# 10-15 minute warm up time rule.



## _shakeyjake_ (Dec 16, 2016)

Question.

I have a PID'd classic so I know (roughly) the temperature of the boiler. It usually only takes 3-4 minutes to get up to the set brewing temperature of 93°c.

I've seen a lot of mention about letting the machine warm up. Some people say to leave it for 10-15 minutes before pulling a shot. Some even say to leave it as long as 30 minutes.

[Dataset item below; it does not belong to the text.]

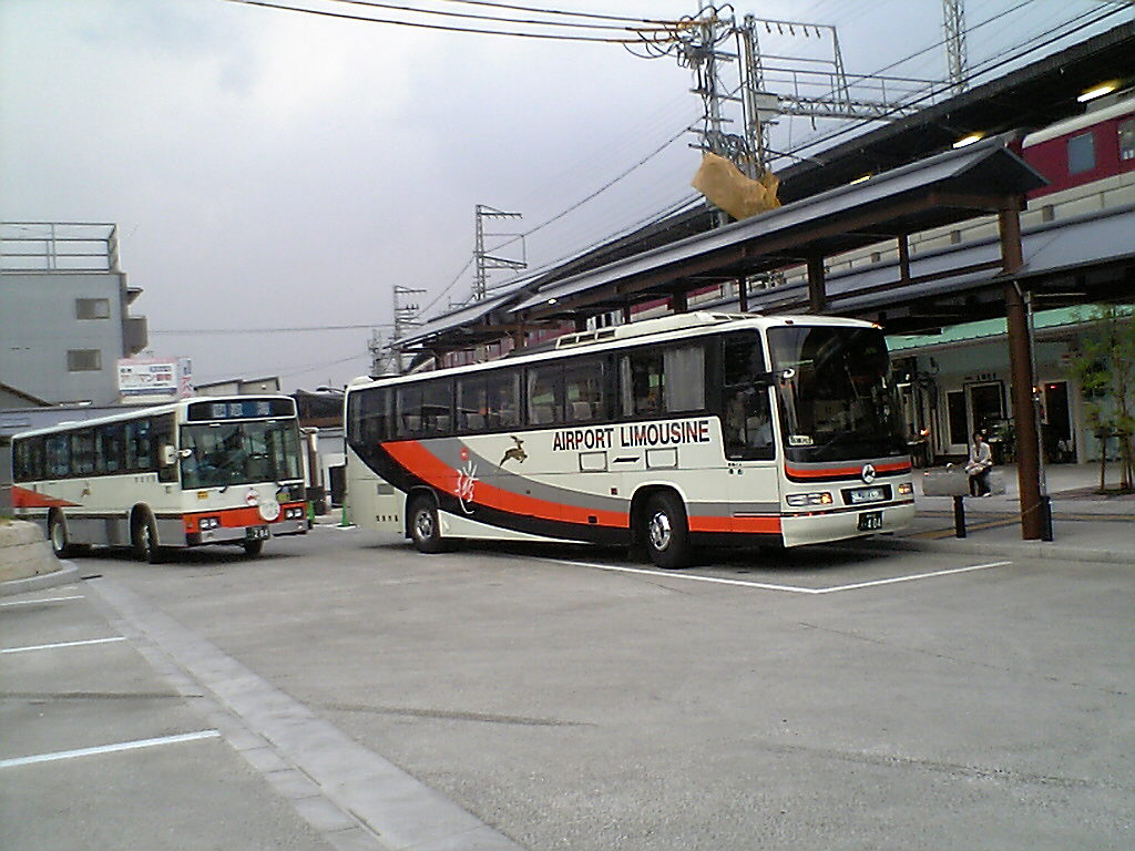 大和八木駅:南口バス降り場です。

What is the reason for this?

If I know the boiler is at 93°C which is the brew temp I want. What's stopping me from using it right after it gets to that point? What would I gain from leaving it so much longer?


----------



## MediumRoastSteam (Jul 7, 2015)

Leaving it on for 15 mins will ensure that the group and the attached PF will also get up to a stable temperature.


----------



## timmyjj21 (May 10, 2015)

The sensor is located in the aluminium right next to the heating element, it is not measuring water temperature! Time is needed to hear the water inside the boiler, the group head and also the portafilter, then you can get a stable temperature for extraction.


----------



## ZappyAd (Jul 19, 2017)

Do you see a difference when you try to pull a shot after 3 minutes and after 15? On my classic the difference is huge so I've learnt my lesson the hard way. Now, however impatient I am to get a coffee, I let the whole machine warm up properly before I start grinding.


----------



## robti (Mar 27, 2013)

I have mine on a timer comes on 20 mins before the alarm wakes me up and really happy with it saves having to wait for that first cup


----------



## _shakeyjake_ (Dec 16, 2016)

robti said:


> I have mine on a timer comes on 20 mins before the alarm wakes me up and really happy with it saves having to wait for that first cup


That's a good idea,


----------



## Rhys (Dec 21, 2014)

I miss-read the title and thought it said

"







*10-15 minute wake up time rule.*"

Which in my case is about right...









In my defence I now need reading glasses and hadn't put them on


----------